Social Distancing as a Way of Life By Chris Knight
The question needs to be asked about the longer-term socio-psychological and bio-evolutionary effects of social distancing, and social isolation, if this corona bug crisis spills into months, years, decades, centuries … for according to neo-Darwinian, humans will start evolving into solitary non-social creatures, maybe even eventually reproducing asexually/vegetatively, like aphids and many plants, if the right random mutations occur, and they always do.

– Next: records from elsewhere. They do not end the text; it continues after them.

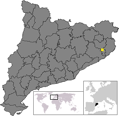 Location of Cassa de la Selva, in Catalonia.
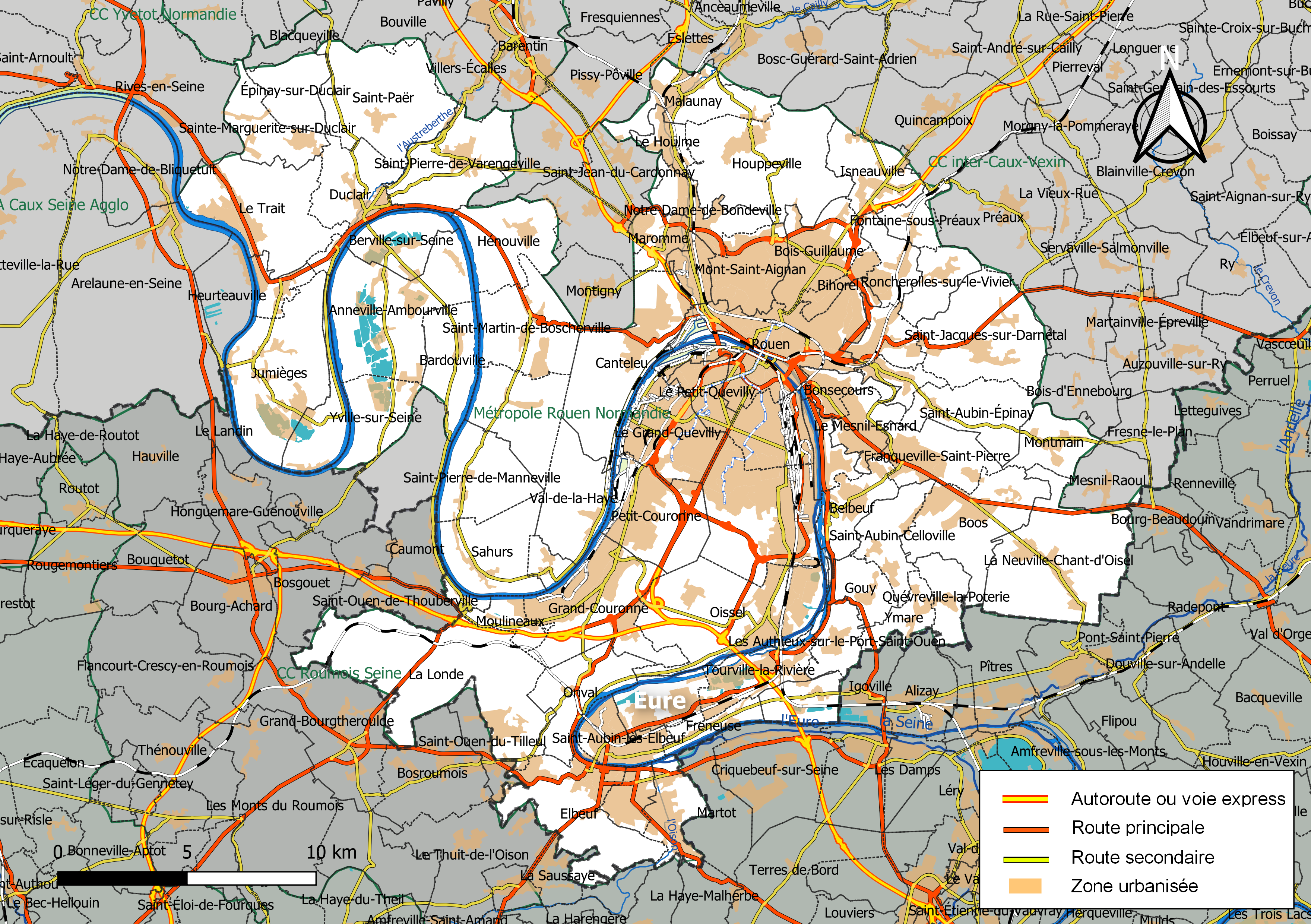 Carte géographique de l'intercommunalité Métropole Rouen Normandie, département de la Seine-Maritime, France. Composition au 1er janvier 2019.
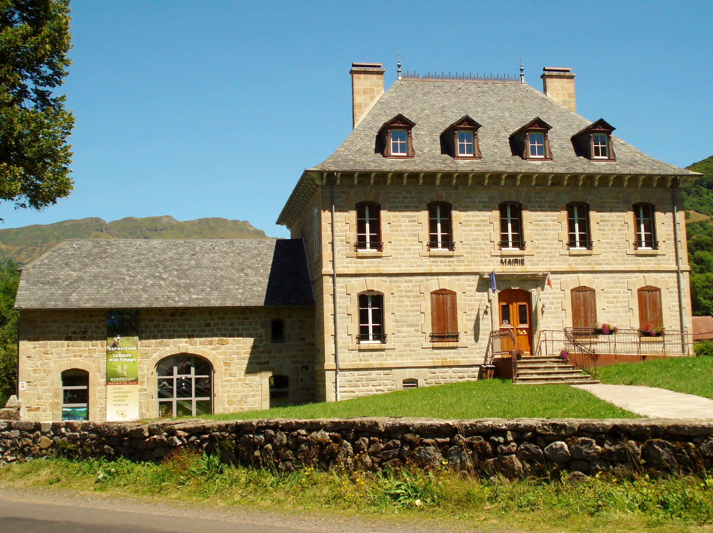 Mairie de Mandailles-Saint-Julien dans le Cantal

https://www.dailymail.co.uk/news/article-8154769/Governments-use-social-media-enforce-coronavirus-lockdowns.html
https://www.zdnet.com/article/harvard-researchers-social-distancing-during-covid-19-may-have-to-be-turned-on-and-off-like-a-spigot/
https://www.breitbart.com/europe/2020/03/26/thugs-stealing-nurse-ids-get-free-coronavirus-food-drink/
“For those wondering how long they'll have to be in quarantine because of the COVID-19 respiratory disease, the question for those in the US may not be how long, but how many times. Work posted on the medRxiv pre-print server Tuesday by a group of researchers at Harvard's T.H. Chan School of Public Health in Boston suggests that multiple targeted periods of "social distancing" of various kinds will likely be necessary for the US before any vaccine is found for the disease. There's a tension in fighting COVID-19: So-called herd immunity needs to be built up, which requires that the disease be allowed to spread to some extent, for without exposure, that immunity will never be built. But the disease must not spread so much that it overwhelms the US's medical resources. In "Social distancing strategies for curbing the COVID-19 epidemic," authors Stephen Iissler, Christine Tedijanto, Marc Lipsitch, and Yonatan Grad of the Chan School write that "a single period of social distancing will not be sufficient." Paradoxically, going into an intense quarantine with nothing to follow it can actually be counter-productive. Without repeated intervals of distancing, "there was a resurgence of infection when the simulated social distancing measures were lifted" in the model scenarios they ran. The authors found that a resurgence could happen even after especially arduous periods of distancing, such as a 20-week period of social distancing. "The social distancing is so effective that virtually no population immunity is built." Instead, the authors argue interventions need to be made multiple times over a period of time, called "intermittent distancing," at intervals that depend upon the state of the health care infrastructure at any moment in time, meaning, how much load it can absorb of critical care cases of the disease. "Intermittent social distancing can maintain critical care demand within current thresholds," they advise.”
So, social distancing could well become a new way of living, with constant surveillance far beyond anything George Orwell contemplated. Oh, did anyone ask us about this?